Written by A Guest Author

Tips to Consider When Searching for Beta Readers

By Aliya Hall

Beta readers are an integral part of the editing process. Their critiques help writers determine what sections work and what sections need more attention, but not every beta reader can provide the exact feedback you’re looking for.

When you’re putting together a beta reading team, you’re trying to find readers that offer the most useful insight into your story. Looking for readers with those qualities is important, but it can be a challenge to know where to find them and what factors merit valuable commentary.

Seek the right readers for you

First off, it’s important to receive input from beta readers that are knowledgeable about the genre you’re writing and are avid readers of books that have the same comparative structure and tropes. Those readers can spot that you’re setting up the correct plot points in the right place to make the story flow and hit all its intended marks. They are also most likely to represent what the reviews of your intended readers will look like.
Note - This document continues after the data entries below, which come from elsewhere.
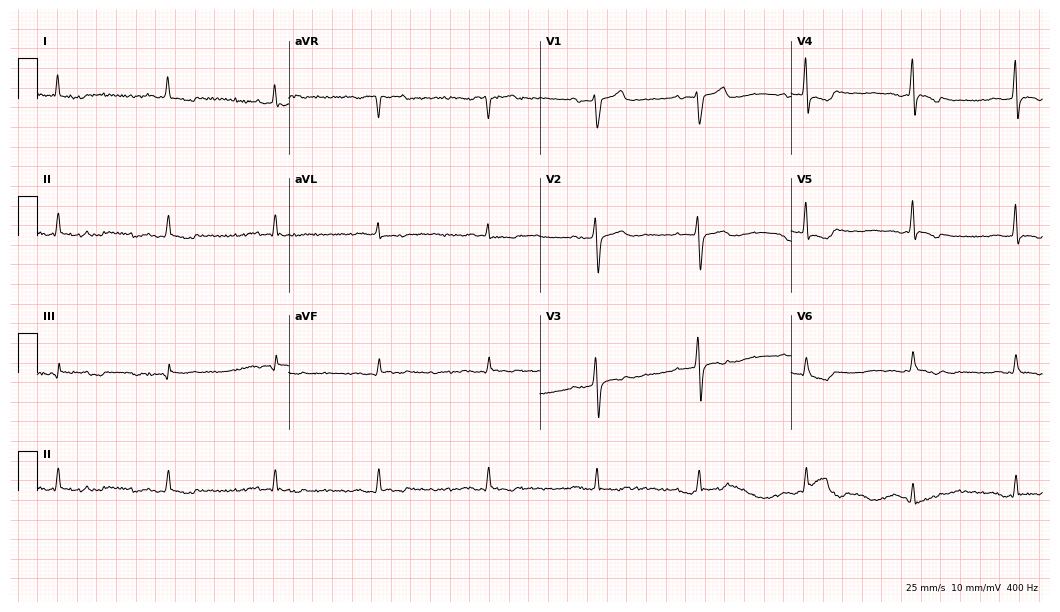
Resting 12-lead electrocardiogram (10.2-second recording at 400 Hz). Patient: a man, 55 years old. None of these six findings is recorded: first-degree AV block, right bundle branch block, left bundle branch block, sinus bradycardia, atrial fibrillation, sinus tachycardia. Findings outside these six are not listed.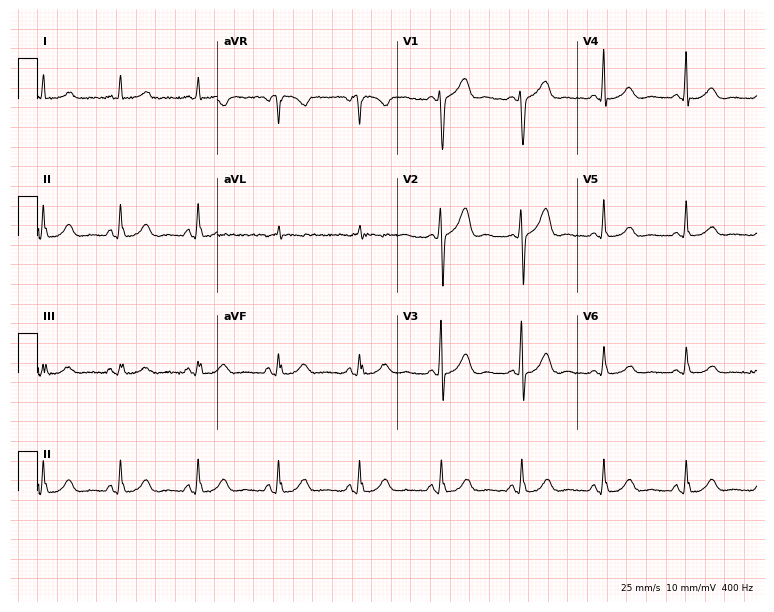
ECG (7.3-second recording at 400 Hz) — a 62-year-old woman. Labelled as a normal ECG.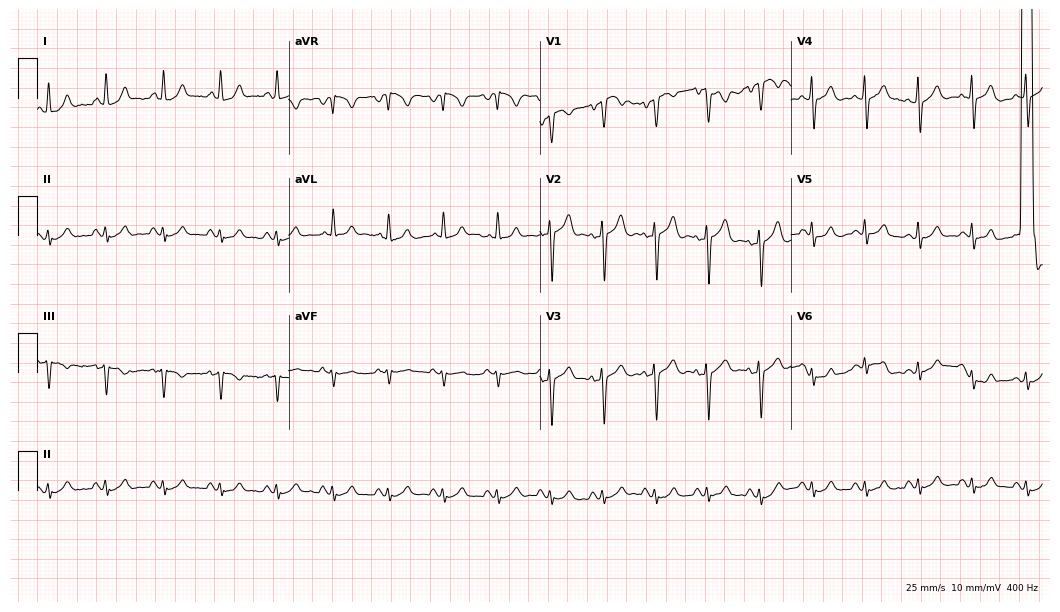
12-lead ECG from a male, 68 years old (10.2-second recording at 400 Hz). Shows sinus tachycardia (a sinus rate of 100 beats per minute or more).

Although involving beta readers that are familiar with the genre you’re writing will be the most beneficial to your manuscript, that doesn’t mean you shouldn’t also get insight from readers outside of your genre as well. If you have a romance arc in your book, getting feedback from a beta reader that specializes in romance will help you follow the correct beats to make that plot line feel more authentic. Betas who offer advice from outside your intended genre can also see different holes that could be present in your draft, that other readers may miss.

Know what you’re looking for

Outside of diverse perspectives, another factor to consider when looking for beta readers is the type of feedback you want to receive. Do you want a surface level overview of what could be improved or expanded upon? Or do you want beta readers to deep dive into how a character’s arc progresses throughout the story?

Knowing what kind of critique you’d like to receive can better help you structure how betas submit their comments. Some authors prefer to give their betas a questionnaire that tackles a breakdown of each chapter, some prefer comments and questions on the draft itself, and others would rather have it structured like a review pointing out the good and the bad. However you prefer to receive your feedback, sharing that information upfront with betas will help them provide the best response to your need.

Recruit a variety of beta talents

Every beta reader will bring something different to the table, and the variety of comments will be instrumental when going through beta responses. Having each beta bring a different specialty to the table will ensure that you’ll have reviews addressing multiple elements of your draft.

It can be hard for one reader to touch on every aspect of the story, so finding beta readers with strengths in different areas will give you a well-rounded evaluation. For example, some readers may specialize in dialogue or description, while others are more plot, setting or character focused. These qualities all have their place, and it’ll be useful to you as an author to have input reacting to different parts of your manuscript.

How to find beta readers

There are multiple avenues an author can take to find beta readers. You can put out a call for betas on your social media channels to enlist potential readers — many authors will have a form available for perspective betas to fill out to determine if they’ll be the right fit for you. You can also specifically ask other writers or readers you trust to dedicate their time to beta as well, or offer a beta exchange.

Even though there are a lot of free options for beta readers, if you’re willing to spend a little bit of money you can also hire professional beta readers for their services. The benefit of hiring a beta reader is they’re experienced in providing feedback and already know what to look for. If you’re looking for a particular perspective in a beta reader, this is also a good option because professional beta readers will make it clear what services they offer in terms of genre knowledge and quality of feedback.

It can be a challenge to have an objective view of your own work, which is why it’s crucial to have beta readers you trust to help you along the way.


Bio: Aliya Bree Hall is a freelance journalist and writer based in Portland, Ore. She is currently editing her first novel, an adult F|F science fantasy. When she’s not writing, she’s hosting Sapphic Stories Bookclub (and Other Queer Tales) or cohosting the podcast Shit We Wrote.